Viva! A nossa rocky está "au point"!

rtp disse...

Muito bem! A Rocky voltou! E com um post muito interessante!
Percebo que ainda não tenhas digerido o filme!
A história nele servida é (bastante) indigesta.
Eu passei por um processo semelhante com a leitura do livro. Recebi - ao abrigo de uma tradição familiar que me proporciona, em cada ano, os livros publicados em Portugal pelo escritor agraciado com o Nobel da Literatura - de uma assentada vários livros de Jellinek . Comecei por “A pianista”, pois vinha acompanhado do filme.

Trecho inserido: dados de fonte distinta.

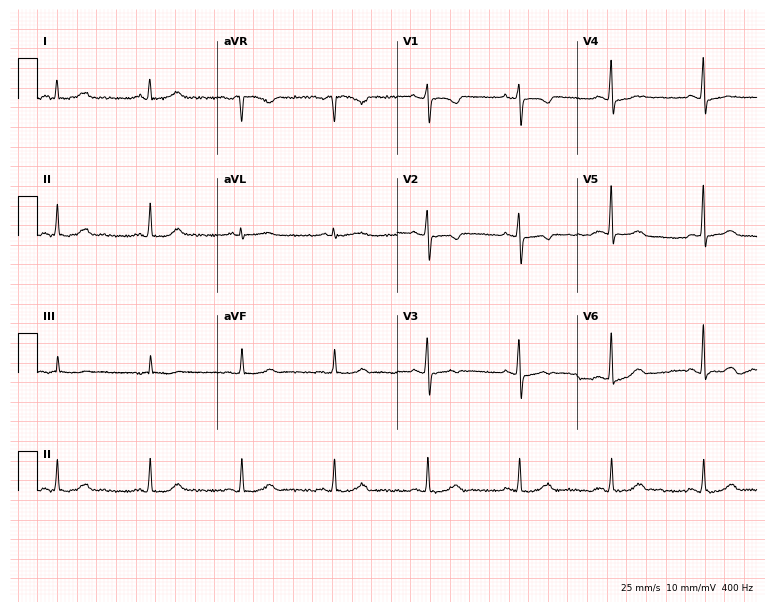
Electrocardiogram (7.3-second recording at 400 Hz), a woman, 58 years old. Of the six screened findings (first-degree AV block, right bundle branch block, left bundle branch block, sinus bradycardia, atrial fibrillation, sinus tachycardia), none is recorded.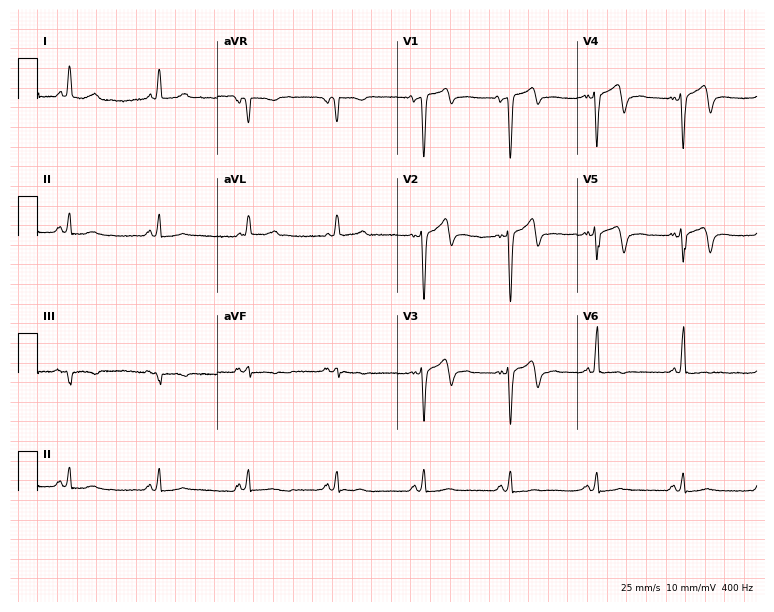
ECG (7.3-second recording at 400 Hz) — a 68-year-old male patient. Screened for six findings — first-degree AV block, right bundle branch block (RBBB), left bundle branch block (LBBB), sinus bradycardia, atrial fibrillation (AF), sinus tachycardia — none is recorded. Other findings, if any, are not listed.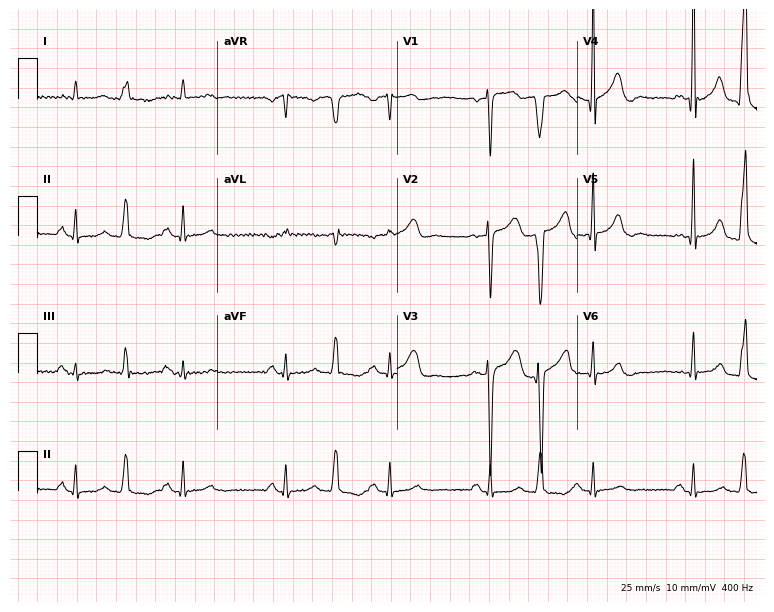
Electrocardiogram (7.3-second recording at 400 Hz), a 64-year-old man. Of the six screened findings (first-degree AV block, right bundle branch block, left bundle branch block, sinus bradycardia, atrial fibrillation, sinus tachycardia), none is recorded. Only these six findings were labelled.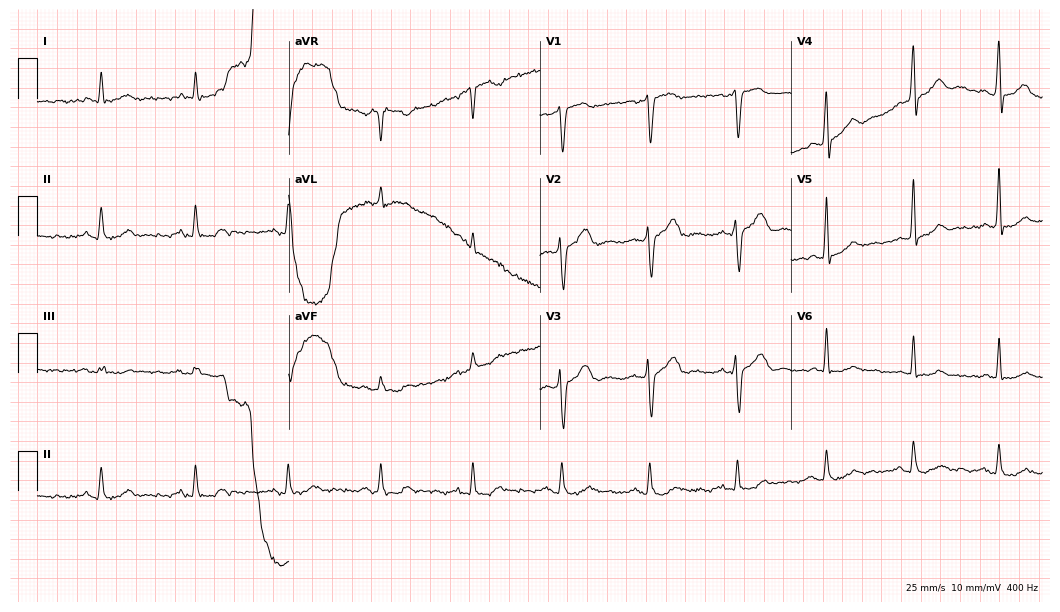
Electrocardiogram, a male patient, 64 years old. Of the six screened findings (first-degree AV block, right bundle branch block (RBBB), left bundle branch block (LBBB), sinus bradycardia, atrial fibrillation (AF), sinus tachycardia), none is recorded. Other findings, if any, are not listed.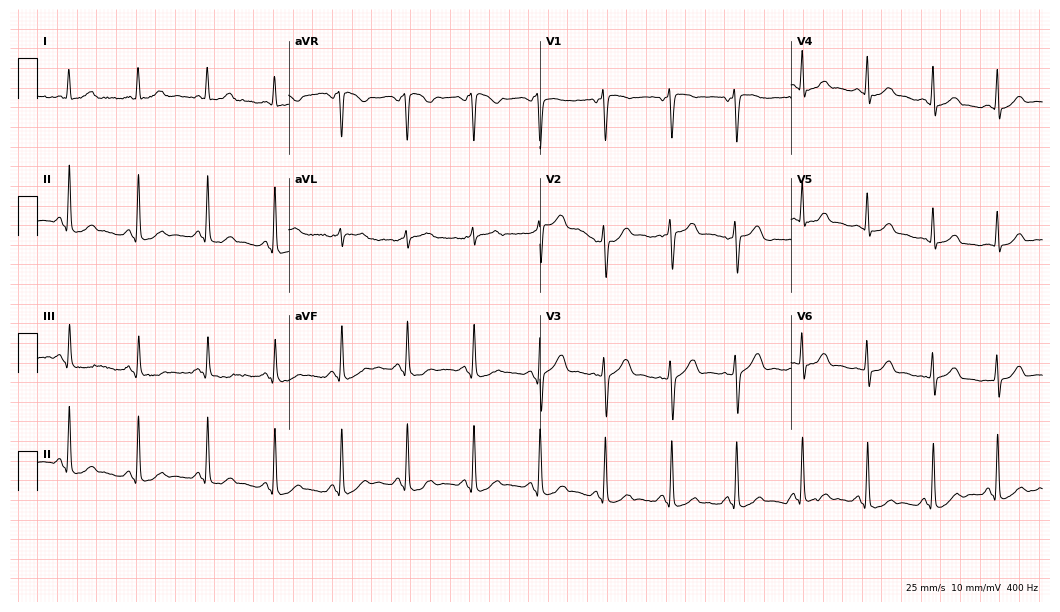
Resting 12-lead electrocardiogram (10.2-second recording at 400 Hz). Patient: a 41-year-old woman. None of these six findings is recorded: first-degree AV block, right bundle branch block, left bundle branch block, sinus bradycardia, atrial fibrillation, sinus tachycardia.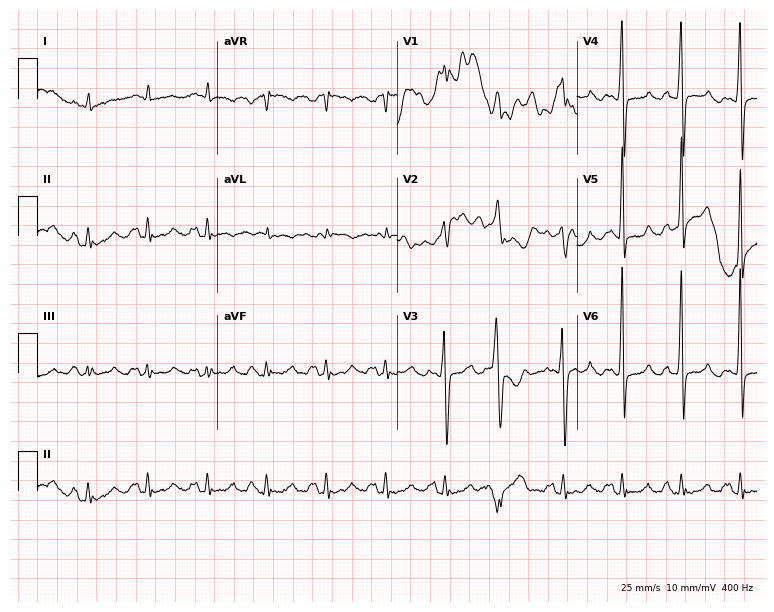
Electrocardiogram (7.3-second recording at 400 Hz), a male patient, 60 years old. Of the six screened findings (first-degree AV block, right bundle branch block, left bundle branch block, sinus bradycardia, atrial fibrillation, sinus tachycardia), none is recorded. Findings outside these six are not listed.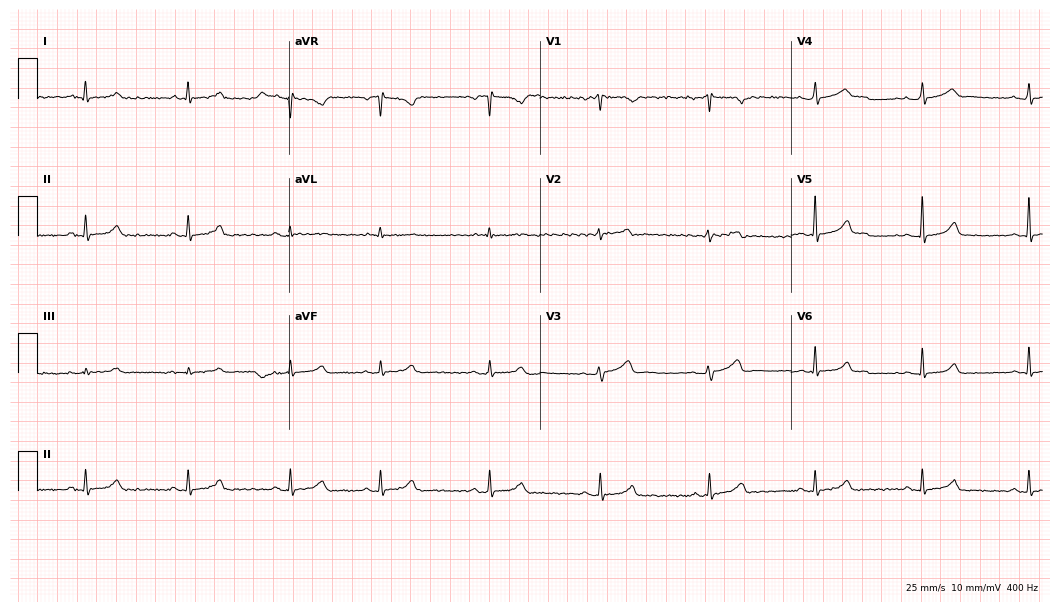
Standard 12-lead ECG recorded from a female, 33 years old (10.2-second recording at 400 Hz). None of these six findings is recorded: first-degree AV block, right bundle branch block, left bundle branch block, sinus bradycardia, atrial fibrillation, sinus tachycardia.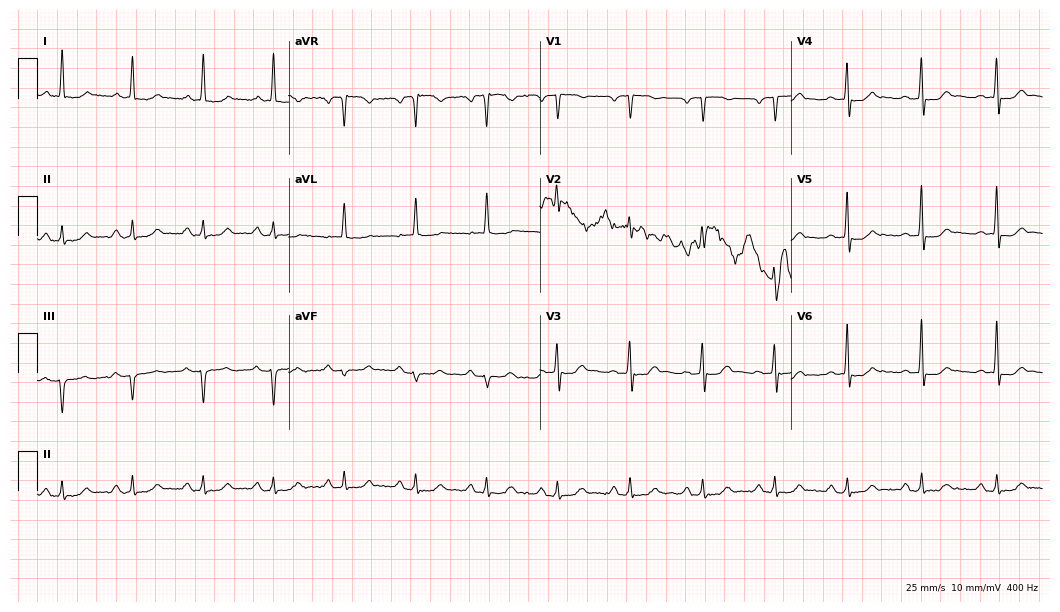
ECG (10.2-second recording at 400 Hz) — a 72-year-old man. Labelled as a normal ECG.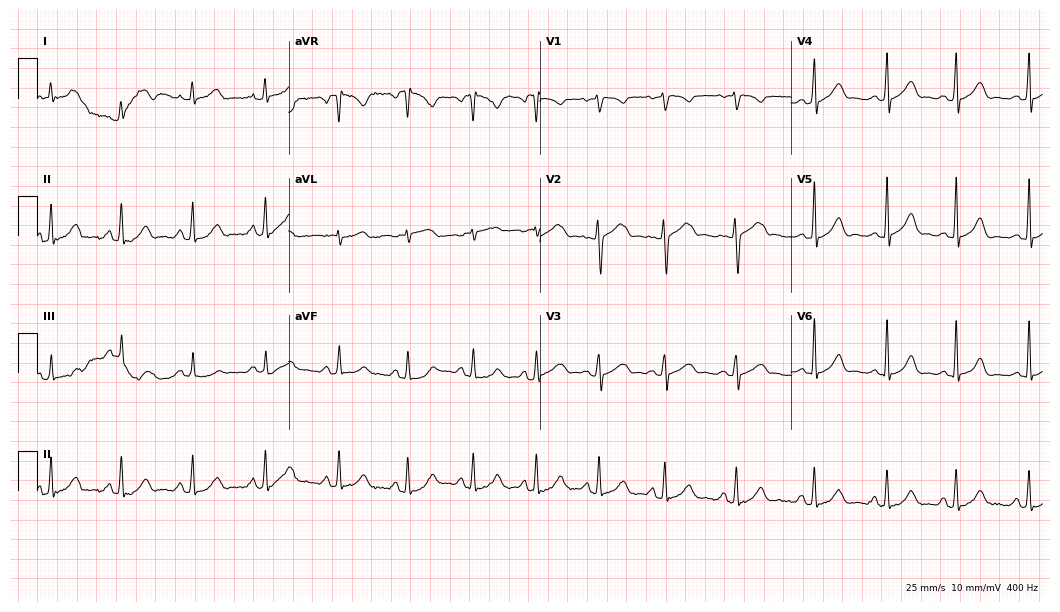
Standard 12-lead ECG recorded from a woman, 25 years old. Read as a normal ECG.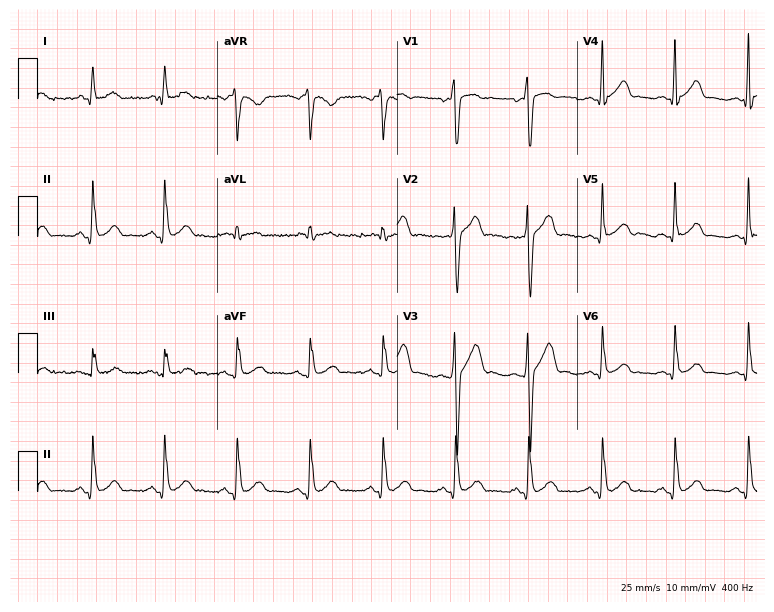
Standard 12-lead ECG recorded from a man, 42 years old. Read as a normal ECG.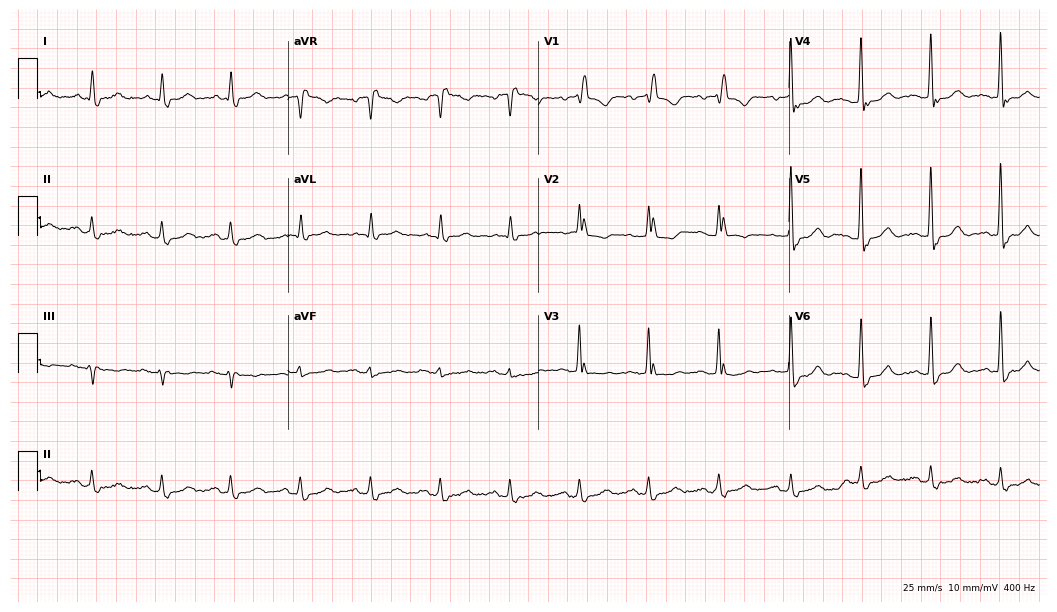
Resting 12-lead electrocardiogram. Patient: a 78-year-old male. The tracing shows right bundle branch block.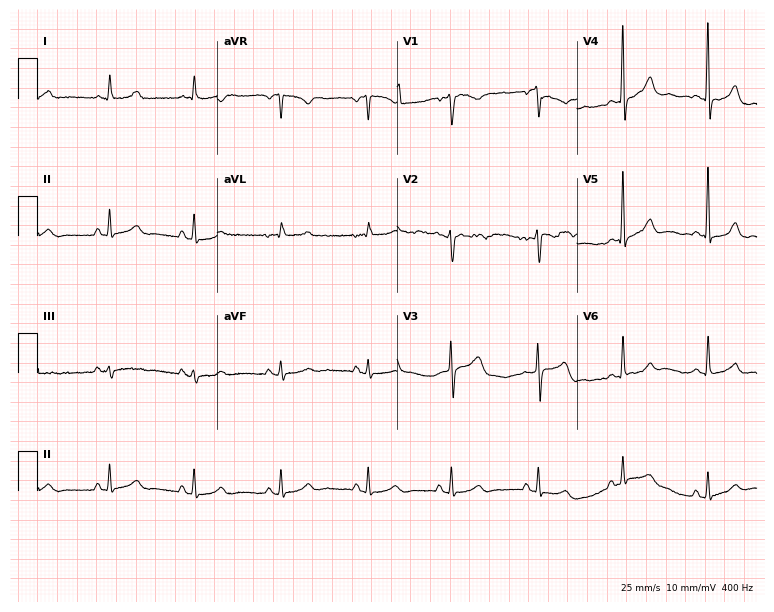
Resting 12-lead electrocardiogram (7.3-second recording at 400 Hz). Patient: a female, 51 years old. Read as a normal ECG.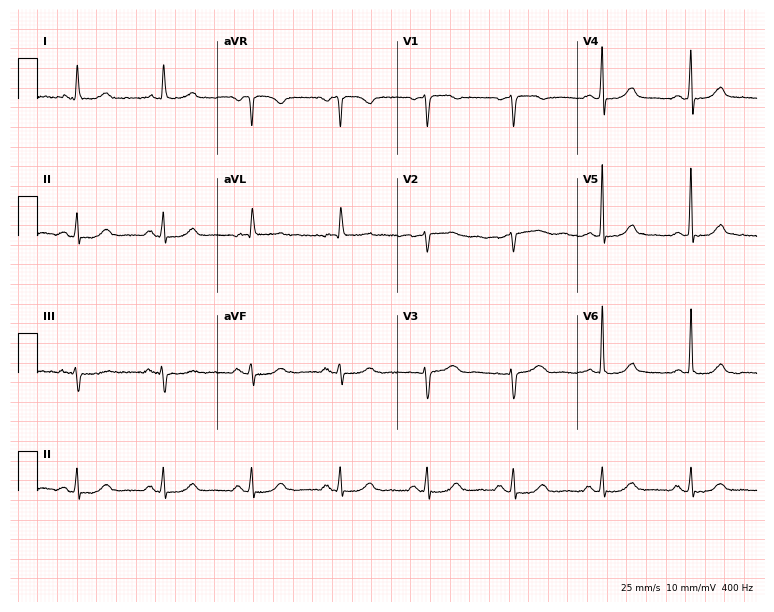
Electrocardiogram, a 61-year-old woman. Of the six screened findings (first-degree AV block, right bundle branch block, left bundle branch block, sinus bradycardia, atrial fibrillation, sinus tachycardia), none is recorded.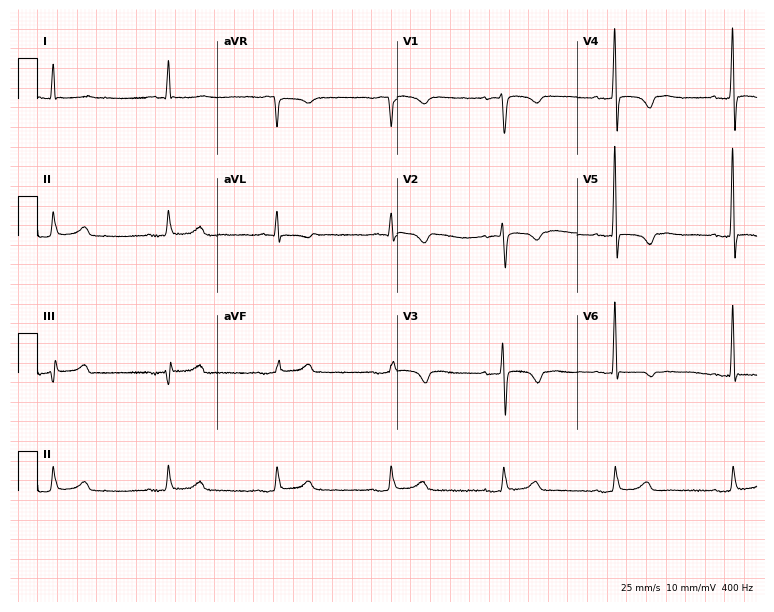
Resting 12-lead electrocardiogram. Patient: a female, 82 years old. None of these six findings is recorded: first-degree AV block, right bundle branch block, left bundle branch block, sinus bradycardia, atrial fibrillation, sinus tachycardia. Other findings, if any, are not listed.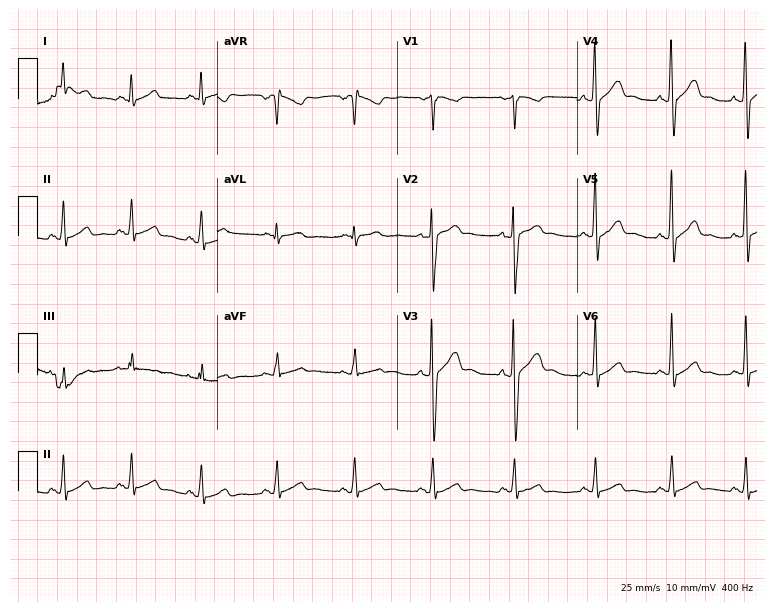
12-lead ECG from a man, 45 years old. Recorded interpretation: within normal limits.

Obedecendo à regra de ler sempre primeiro o livro e só depois ver o filme, lancei-me na leitura. Posso dizer que ela me foi proporcionando sentimentos diversos. O tom humorístico e o pendor crítico que vai imprimindo à narrativa o modo como encadeia os acontecimentos saindo muitas vezes do presente ao encontro do passado, relatando a infância da protagonista, tornaram a leitura muito aprazível. Nasce no leitor um misto de compreensão e comiseração pela jovem pianista.
A partir do momento em que a narradora se concentra no presente e nos descreve o quotidiano do ser estranho em que se tornara a menina que nos havia sido apresentada na primeira parte, o choque invade o leitor e desaloja qualquer outro sentimento.
Demorei muito a “digerir” o livro. Talvez, por isso, anestesiada pelo conhecimento da história (que não é devidamente, julgo, fornecido ao espectador), o processo de “digestão” do filme foi bastante rápido. Mais uma vez, a película ficou aquém do papel.
De qualquer modo, os outros livros de Jellinek ficaram na estante. Talvez me abalance agora, três anos volvidos, à leitura de “Lust”.